## Problem to solve
Your answer must be the lines from the top of the listing below through the line that holds "Eingang des Hauses", retyped exactly, with no pictures.

## Information shown
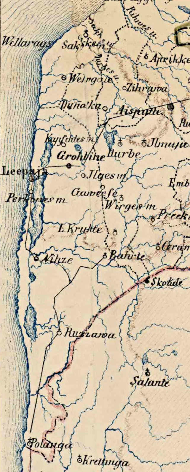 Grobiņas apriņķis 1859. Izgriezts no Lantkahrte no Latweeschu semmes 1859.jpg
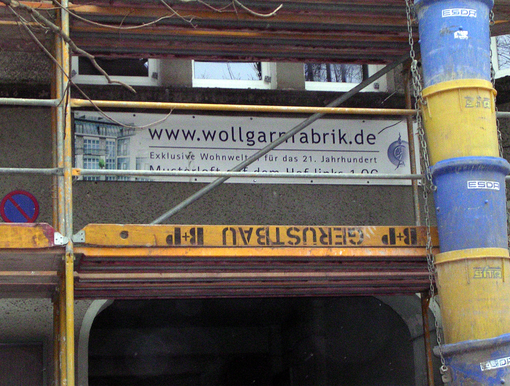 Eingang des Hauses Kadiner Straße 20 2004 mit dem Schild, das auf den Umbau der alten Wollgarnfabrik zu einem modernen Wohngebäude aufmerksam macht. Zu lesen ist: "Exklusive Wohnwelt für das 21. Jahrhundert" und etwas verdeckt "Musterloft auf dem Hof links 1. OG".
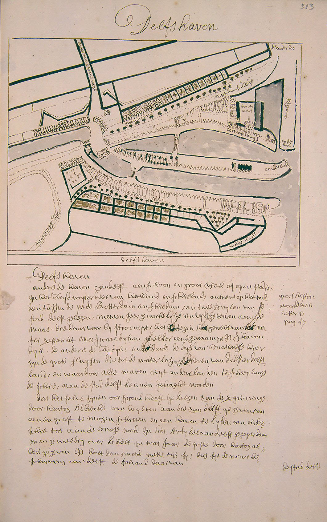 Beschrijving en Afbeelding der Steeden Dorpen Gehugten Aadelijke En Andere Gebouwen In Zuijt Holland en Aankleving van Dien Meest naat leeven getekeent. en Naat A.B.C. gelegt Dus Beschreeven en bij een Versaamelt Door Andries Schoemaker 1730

## Solution to this exercise
 Grobiņas apriņķis 1859. Izgriezts no Lantkahrte no Latweeschu semmes 1859.jpg
 Eingang des Hauses Kadiner Straße 20 2004 mit dem Schild, das auf den Umbau der alten Wollgarnfabrik zu einem modernen Wohngebäude aufmerksam macht. Zu lesen ist: "Exklusive Wohnwelt für das 21. Jahrhundert" und etwas verdeckt "Musterloft auf dem Hof links 1. OG".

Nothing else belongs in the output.